The idea behind the display was to continue and complement  the existing Gallery of Polish Painting 1800-1945 (its core collection was initiated in the 1930s) with the aim to document and highlight the most significant phenomena in the history of art after 1945. The collection  encompasses matter painting, geometric abstraction and emotional painting (Informel), Tashisme, metaphor painting, Neo-expressionism and Neo-figuration. Among them, there are works created by well-known artists as well as by those less recognised but definitely worthy of public attention and interest. It is by all means certain that the collection includes works of the most prominent artists who had the greatest impact on the shape and development of art at that time (among others, Andrzej Wróblewski, Tadeusz Kantor, Jerzy Nowosielski, Władysław Hasior, Edward Dwurnik, Jerzy Duda-Gracz).

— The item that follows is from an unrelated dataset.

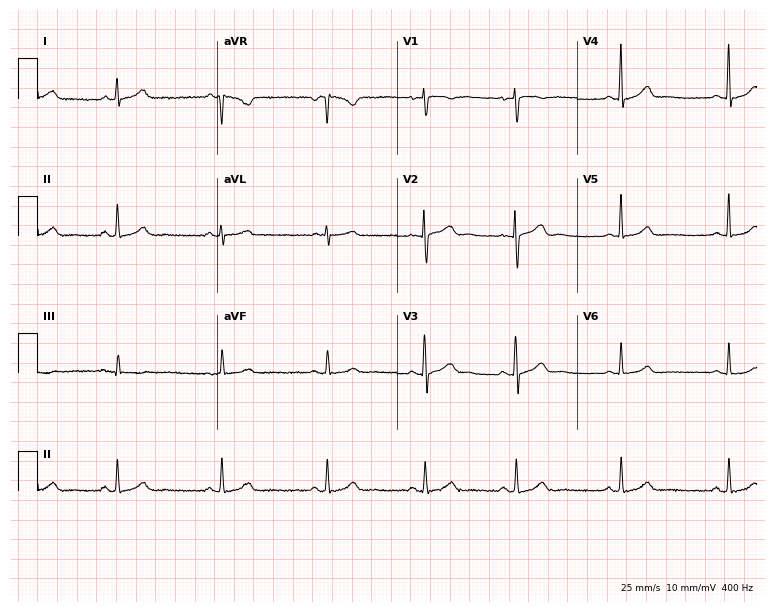
Resting 12-lead electrocardiogram. Patient: a woman, 36 years old. None of these six findings is recorded: first-degree AV block, right bundle branch block, left bundle branch block, sinus bradycardia, atrial fibrillation, sinus tachycardia. Only these six findings were labelled.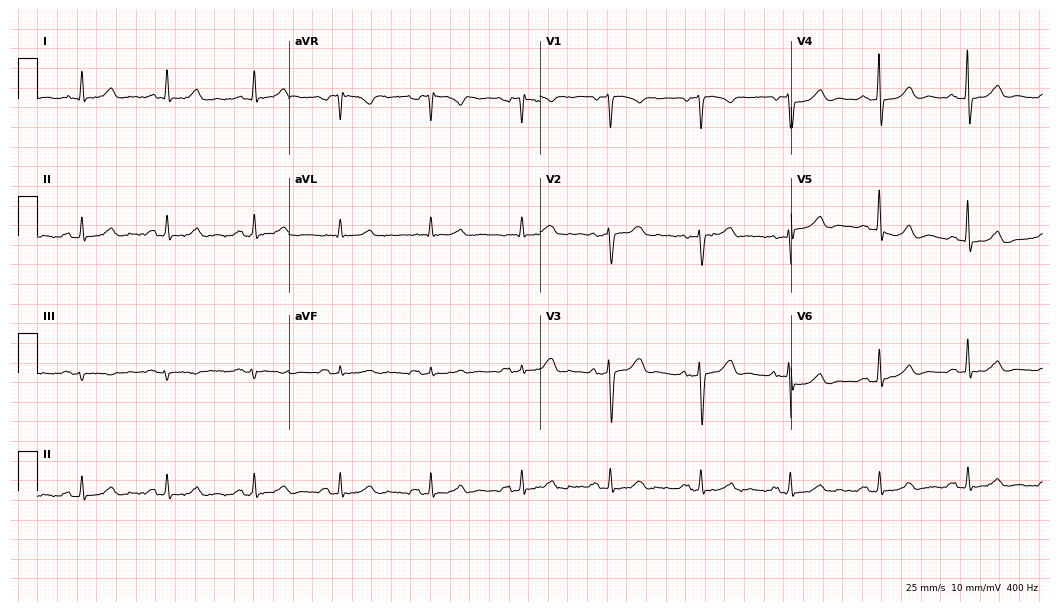
12-lead ECG from a 60-year-old man (10.2-second recording at 400 Hz). No first-degree AV block, right bundle branch block, left bundle branch block, sinus bradycardia, atrial fibrillation or sinus tachycardia recorded for this tracing.

The choice of works has also been influenced by such practical conditions as the exhibition space available in the Museum and the character of the existing collection. The display, though enclosed in the symbolic time brackets, is not strictly chronological and its main intention is to exemplify certain styles and trends in post-war art, which did not necessarily follow one another in a consistent manner, but rather according to the changing times and aesthetic values over the years.

The exhibition comes also as a harbinger of the future more extensive Gallery of the Polish Painting after 1945, which will soon find its new seat within the stately exhibition walls of the new building of the Silesian Museum in Katowice.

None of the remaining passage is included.